3.5 Running Your Assembler
Write your program to take two command-line arguments. The first argument is the filename
where the assembly-language program is stored, and the second argument is the filename where
the output (the object file) will be written. For example, with a program name of assembler , an
assembly-language program in program.as , the following would generate an object file
program.obj :
./assembler program.as program.obj
Note that the format for running the assembler must use command-line arguments for the file
names (rather than standard input and standard output). Your program should store only object
files in the format specified above. Any deviation from this format (e.g. extra spaces or empty
lines) will render your object file ungradable. Any other output that you want the program to
generate (e.g. debugging output) can be printed to standard output or standard error.

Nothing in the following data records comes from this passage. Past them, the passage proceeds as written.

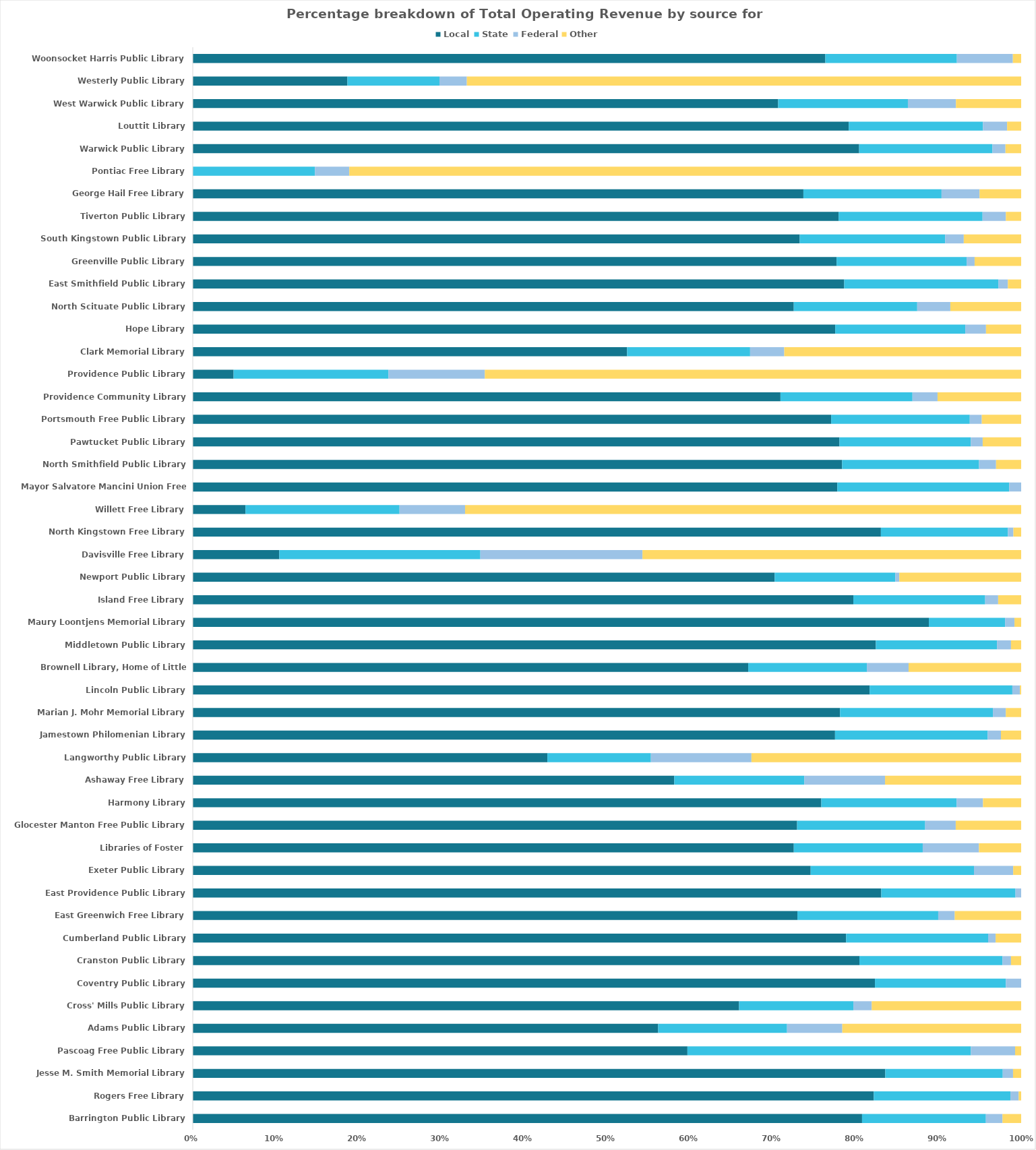
| Category | Series 0 | Local | State | Federal | Other |
|---|---|---|---|---|---|
| Barrington Public Library |  | 0.808 | 0.15 | 0.02 | 0.023 |
| Rogers Free Library |  | 0.822 | 0.165 | 0.01 | 0.003 |
| Jesse M. Smith Memorial Library |  | 0.836 | 0.142 | 0.012 | 0.01 |
| Pascoag Free Public Library |  | 0.597 | 0.342 | 0.053 | 0.007 |
| Adams Public Library |  | 0.562 | 0.156 | 0.067 | 0.216 |
| Cross' Mills Public Library |  | 0.659 | 0.138 | 0.022 | 0.18 |
| Coventry Public Library |  | 0.823 | 0.158 | 0.018 | 0 |
| Cranston Public Library |  | 0.805 | 0.173 | 0.01 | 0.012 |
| Cumberland Public Library |  | 0.789 | 0.171 | 0.009 | 0.031 |
| East Greenwich Free Library |  | 0.73 | 0.17 | 0.02 | 0.08 |
| East Providence Public Library |  | 0.831 | 0.162 | 0.007 | 0 |
| Exeter Public Library |  | 0.746 | 0.197 | 0.047 | 0.01 |
| Libraries of Foster |  | 0.726 | 0.156 | 0.068 | 0.051 |
| Glocester Manton Free Public Library |  | 0.73 | 0.155 | 0.037 | 0.079 |
| Harmony Library |  | 0.759 | 0.163 | 0.032 | 0.046 |
| Ashaway Free Library |  | 0.581 | 0.157 | 0.097 | 0.164 |
| Langworthy Public Library |  | 0.428 | 0.125 | 0.121 | 0.326 |
| Jamestown Philomenian Library |  | 0.775 | 0.184 | 0.016 | 0.024 |
| Marian J. Mohr Memorial Library |  | 0.781 | 0.185 | 0.016 | 0.019 |
| Lincoln Public Library |  | 0.817 | 0.172 | 0.009 | 0.001 |
| Brownell Library, Home of Little Compton |  | 0.671 | 0.143 | 0.05 | 0.136 |
| Middletown Public Library |  | 0.825 | 0.146 | 0.017 | 0.012 |
| Maury Loontjens Memorial Library |  | 0.889 | 0.092 | 0.011 | 0.008 |
| Island Free Library |  | 0.797 | 0.159 | 0.016 | 0.028 |
| Newport Public Library |  | 0.702 | 0.146 | 0.005 | 0.147 |
| Davisville Free Library |  | 0.104 | 0.243 | 0.196 | 0.457 |
| North Kingstown Free Library |  | 0.831 | 0.153 | 0.007 | 0.009 |
| Willett Free Library |  | 0.064 | 0.186 | 0.079 | 0.671 |
| Mayor Salvatore Mancini Union Free Library |  | 0.778 | 0.208 | 0.014 | 0 |
| North Smithfield Public Library |  | 0.784 | 0.165 | 0.021 | 0.03 |
| Pawtucket Public Library |  | 0.781 | 0.159 | 0.014 | 0.046 |
| Portsmouth Free Public Library |  | 0.771 | 0.167 | 0.015 | 0.048 |
| Providence Community Library |  | 0.709 | 0.159 | 0.03 | 0.101 |
| Providence Public Library |  | 0.049 | 0.187 | 0.116 | 0.647 |
| Clark Memorial Library |  | 0.524 | 0.149 | 0.041 | 0.286 |
| Hope Library |  | 0.776 | 0.157 | 0.025 | 0.042 |
| North Scituate Public Library |  | 0.726 | 0.149 | 0.04 | 0.085 |
| East Smithfield Public Library |  | 0.786 | 0.186 | 0.012 | 0.016 |
| Greenville Public Library |  | 0.777 | 0.157 | 0.01 | 0.056 |
| South Kingstown Public Library |  | 0.733 | 0.176 | 0.022 | 0.069 |
| Tiverton Public Library |  | 0.78 | 0.174 | 0.028 | 0.018 |
| George Hail Free Library |  | 0.737 | 0.167 | 0.046 | 0.05 |
| Pontiac Free Library |  | 0 | 0.147 | 0.041 | 0.811 |
| Warwick Public Library |  | 0.804 | 0.161 | 0.016 | 0.019 |
| Louttit Library |  | 0.792 | 0.162 | 0.029 | 0.017 |
| West Warwick Public Library |  | 0.707 | 0.157 | 0.058 | 0.079 |
| Westerly Public Library |  | 0.187 | 0.111 | 0.033 | 0.669 |
| Woonsocket Harris Public Library |  | 0.764 | 0.159 | 0.068 | 0.01 |

3.6 Using the Instructor Project 1a Solution
The instructor project 1a solution, released after the final student submission of project 1a, is a
compiled object file ( inst_p1a_obj.
modifications. The instructor solution does not check for undefined labels of any type, and
instead resolves them to 0. Otherwise, all machine code is correctly translated and all other
project 1a error checks will exit correctly. After downloading the starter code and renaming
starter_assembler.c to assembler.c , you can compile assembler.c and link with
inst_p1a_obj.o using gcc assembler.c inst_p1a_obj.o , and run the executable on an LC2K
assembly code file.
If you choose to use the instructor object file, beware of the following particulars: First, this
object file is only officially supported on CAEN systems since it was compiled on a CAEN system
similar to the autograder servers. If you are not already in the habit of testing your projects on
CAEN, it is recommended to follow setup guide from EECS 280. Also, this object file does not
contain debug information so that instructors can protect the instructor project 1a solution. This
means that debugging with a visual debugger or GDB will only show you what is happening in
your assembler.c . It also does not print anything to stdout, so print debugging will not be as
helpful as if you use your project 1a code. Finally, if you choose to use the starter Makefile ,
make sure to change the compilation dependecies in there to link with the instructor project 1a
solution.
3.7 Test Cases
The test cases for the assembler part of this project will be short assembly-language programs
that serve as input to an assembler. You will submit your suite of test cases together with your
assembler, and we will grade your test suite according to how thoroughly it exercises an
assembler. Each test case may be at most 50 lines long, and your test suite may contain up to 20
test cases. These limits are much larger than those needed for full credit. See section 7 for how
your test suite will be graded.
4. Linker (60 points)
Now that you’ve written an assembler to create object files, you need a way to link these files
together. In this part of the project, you will write a linker to combine multiple object files into a
single executable. This final executable can be run with the simulator from project 1.
4.1 LC2K linker description
Your linker should be able to take an arbitrary number (between 1 and 6) of object files as input.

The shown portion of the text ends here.